In real-time systems, tasks are subject to deadlines. It is essential that the worst-case execution time (WCET) of each task is known in order to ensure that the system works correctly. The consequences of a missed deadline range from simply annoying to disastrous — just imagine a flight control software that does not react in time. It is the duty of the developer to guarantee that the tasks will always meet the deadlines specified.
However, computing the worst-case execution time is a challenge:
Simply measuring the execution time of a task for a given input is typically not safe. It is mostly impossible to prove that the conditions leading to maximum execution time are taken into account.
Modern processor components like caches and pipelines complicate the task of determining the WCET considerably, since the execution time of a single instruction may depend on the execution history. For instance, the safe yet almost never valid assumption of a cache hit never occurring results in a serious overestimate of the WCET. Overestimates of the WCET in turn result in an overscaled hardware design.
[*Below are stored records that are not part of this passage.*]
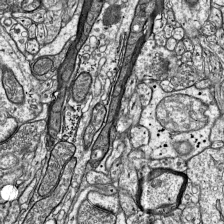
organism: Mouse
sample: Visual Cortex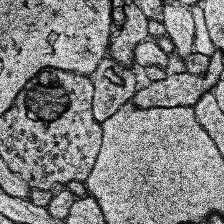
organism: Human
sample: Temporal Lobe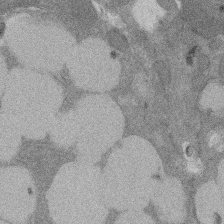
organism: Rat
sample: Salivary granule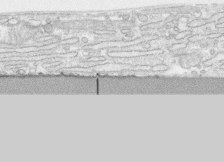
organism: Human
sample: CRL-1474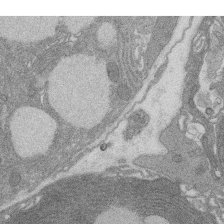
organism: Rat
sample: Salivary granule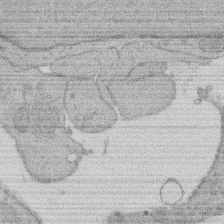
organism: Rat
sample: Salivary granule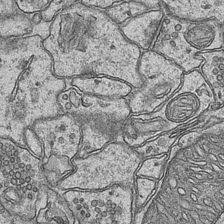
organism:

Switching off instruction and data caches to simplify WCET prediction can lead to severe performance degradation (a factor of up to 30 for PowerPC 604, according to a study by EADS).
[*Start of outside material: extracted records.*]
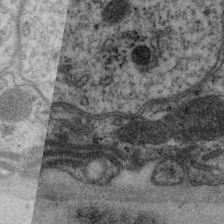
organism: P. pacificus
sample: Pharynx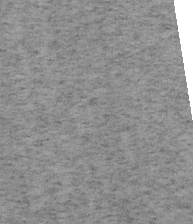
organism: Mouse
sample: OT-I killer T cells with ID8 ovarian cancer cells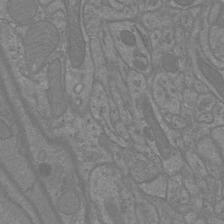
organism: Mouse
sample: Cortical neurons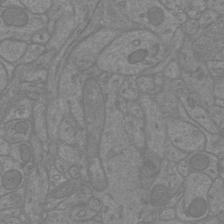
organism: Mouse
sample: Cortical neurons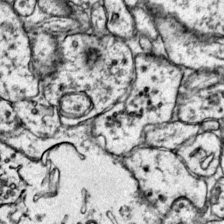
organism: Mouse
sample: Primary visual cortex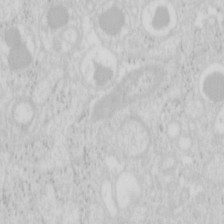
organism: Mouse
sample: Pancreas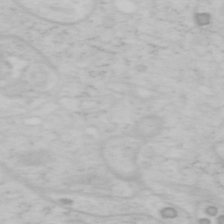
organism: Mouse
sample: OT-I killer T cells with ID8 ovarian cancer cells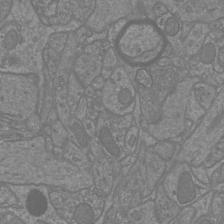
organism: Mouse
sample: Cortical neurons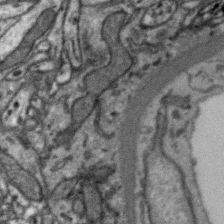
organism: Zebra finch
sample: Brain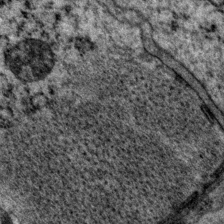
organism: P. pacificus
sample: Pharynx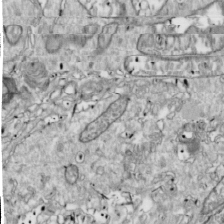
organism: Drosophila
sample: Cell division; meiosis; drosophila spermatocytes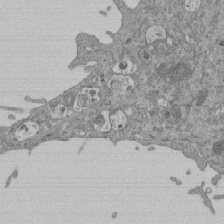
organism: Mouse
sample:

This is where AbsInt comes in. Over the recent years we have built up an unparalleled expertise in the area of WCET predictions for real-time systems. Our technology is based on statically analyzing a task's intrinsic cache and pipeline behavior. This allows us to compute correct and tight upper bounds for the worst-case execution time of the tasks in your application:
The tight bounds reflect the real performance of the system. Guaranteeing the deadlines to be met is not paid with a waste of hardware resources. Safety-critical systems can be designed smaller and more cost-effectively.
The computed time bounds are valid for all inputs and for each execution of the task. No extensive timing measurements by tests are required any more.
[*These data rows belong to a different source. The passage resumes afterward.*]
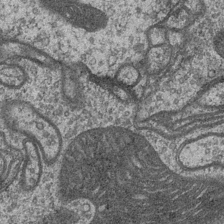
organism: Drosophila
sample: Optic medulla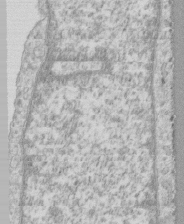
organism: Human
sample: CRL-1474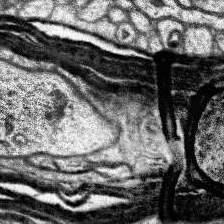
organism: Human
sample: Temporal Lobe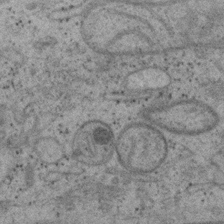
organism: Human
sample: HeLa cells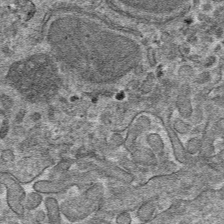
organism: Mouse
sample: Mouse hepatocytes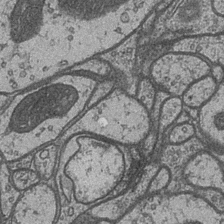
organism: Drosophila
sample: Optic medulla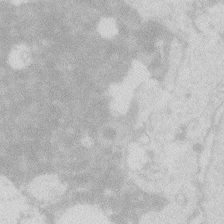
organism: Zebrafish
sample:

Our tools directly analyze executables. No change to your tool-chain and no change to the program's operational behavior and performance is required.
Selectable start points enable the program sections of interest to be focused on.
Interprocedural analysis enables cache and pipeline behavior to be precisely predicted taking all procedures of your task into account.
Complex interactions between cache and pipeline behavior are taken into account. For example, on some architectures the empty cache does not represent the worst-case cache configuration.
The analyses developed by AbsInt are generic, i.e. they can be adapted to different processor architectures with moderate effort.